Unlike the Plains Tribes of the 1870/1880’s the trans-Appalachian tribes could slug it out pretty evenly with the American settlers–except for two factors: (1) t American migrants kept pouring in over these decades; Native Americans proved too few to keep up the resistance; (2) and, more importantly, Native American tribes were more used to fighting each other–and although they had come together under little Turtle/Tecumseh–tribal coalitions and even unity within a tribe was difficult to achieve and sustain. The ability of Native American tribal leadership to enforce any treaty they signed did not help.The third factor that ultimately forged a more sustainable resolution of the Cherokee War was the federal government, who effectively brokered between Native Americans and Kentucky/Tennessee local elites and residents. Whatever its deficiencies, the Washington-Knox Native American policy was on balance effective in bring the Conquest phase to a conclusion.

For more than twenty-five years during and after the American Revolution, neither Native Americans or American settlers were able to create and sustain “site control”. As late as 1782 the British-Shawnee Uprising  nearly wiped out the settlement of Lexington.  Nashville’s struggle lasted until 1795. It was this bitter and bloody period that Kentucky/Tennessee came to be called the “dark and bloody grounds“. In the pre-1800 trans-Appalachians, neither side had a critical technological advantage, and the Europeans a serious logistical disadvantage.

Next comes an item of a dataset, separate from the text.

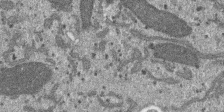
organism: Human
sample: Lung epithelial cells infected with SARS-CoV-2

That disadvantage combined with the guerrilla-raiding conducted mostly by Indians in which the latter could pick their targets, and time, and amass a local superiority in numbers.With no overwhelming military technological difference the series of wars defied resolution, and one could no truly discern any real difference when treaties were agreed upon,

 

Kentucky was more fortunate than Tennessee in that Kentucky was mostly used for hunting and raiding by Native Americans (semi migratory Shawnees (Algonquin) mostly from Ohio and Indiana and Illinois) and had few Native American settlements. Indian attacks during the Revolutionary War period on Kentucky were “instigated by the [English] commandant at Detroit, Governor Henry Hamilton, called the ‘Hair Buyer” …. The darkest hour in Kentucky’s struggle to survive Indian warfare occurred in August 1782[3a].  Kentucky  is of Iroquois derivation, meaning “meadow ground“. That was not true for Tennessee–in fact Tennessee was the name of a Cherokee town in Watauga area. At least five tribes lived in Tennessee of which the Cherokee and the Shawnee are probably the most well known today. That Tennessee was the Cherokee’s hometown proved to be a critical difference between Kentucky and Tennessee.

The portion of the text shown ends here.